» **RECORDS FOR THIS TASK**
----
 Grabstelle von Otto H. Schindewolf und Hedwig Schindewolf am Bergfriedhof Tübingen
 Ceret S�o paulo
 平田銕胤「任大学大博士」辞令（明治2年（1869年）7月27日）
----
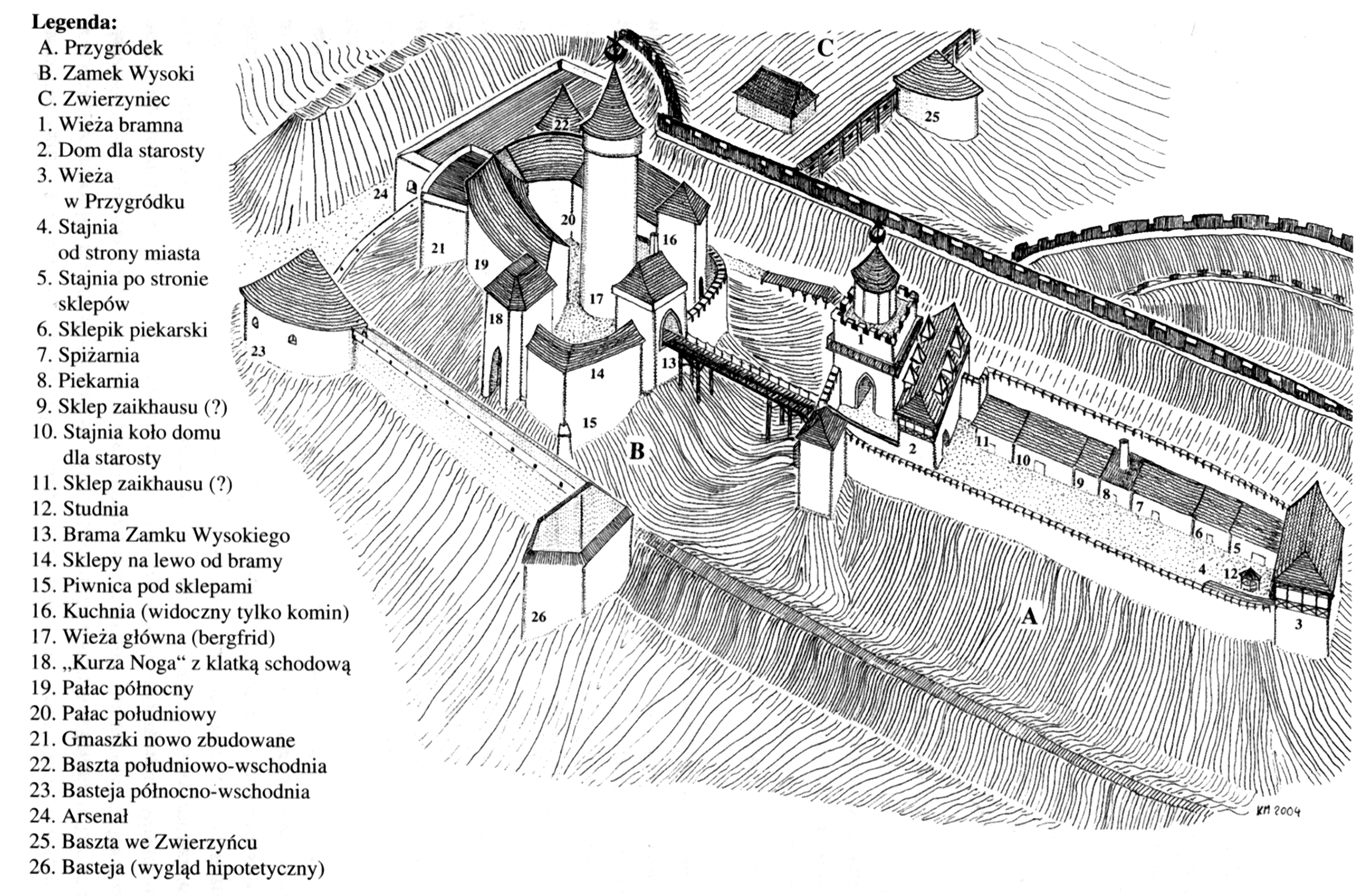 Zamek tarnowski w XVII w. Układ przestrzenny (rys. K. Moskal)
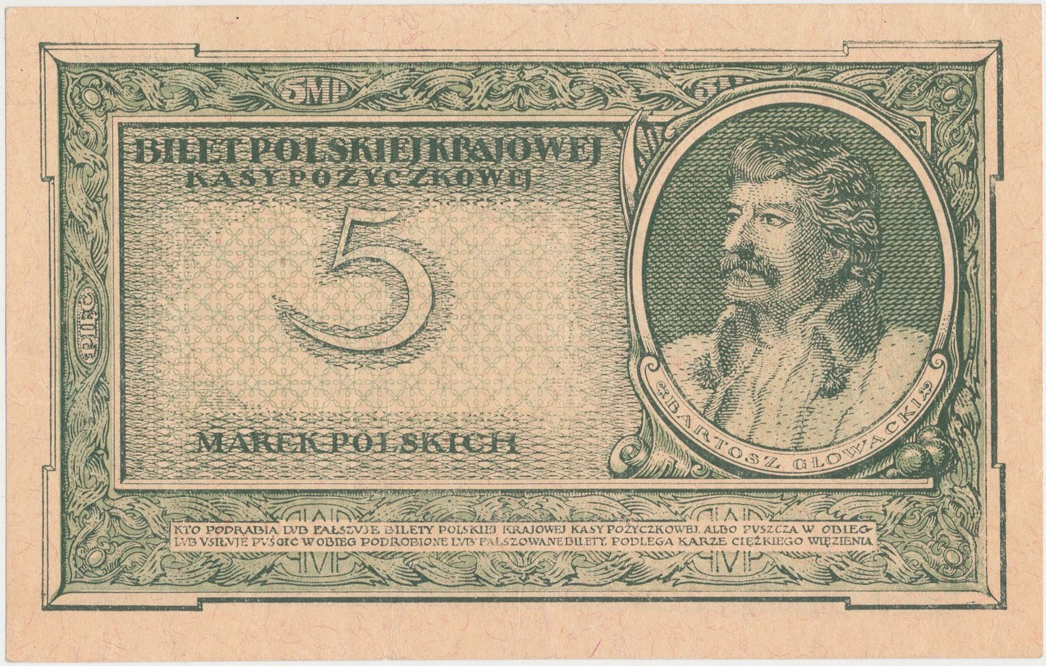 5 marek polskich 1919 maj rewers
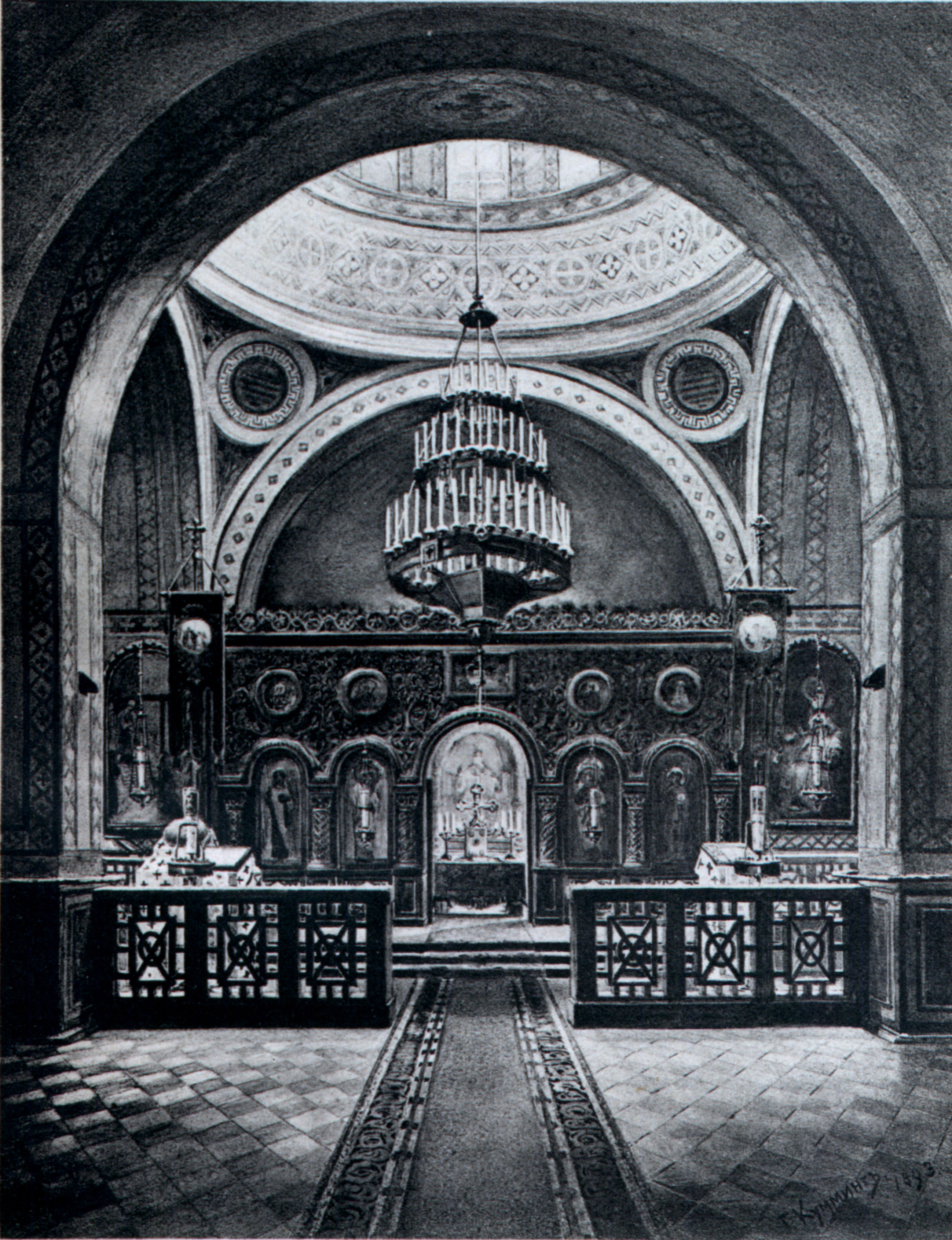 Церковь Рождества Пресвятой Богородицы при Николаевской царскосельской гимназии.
----
» **WHAT THE EXERCISE ASKS**
From the records above, give again only the part that opens with the line containing "5 marek polskich 1919 maj rewers" and closes with the line containing "Церковь Рождества Пресвятой". Keep both ends but drop the pictures.

» **OUTPUT FOR THIS TASK**
 5 marek polskich 1919 maj rewers
 Церковь Рождества Пресвятой Богородицы при Николаевской царскосельской гимназии.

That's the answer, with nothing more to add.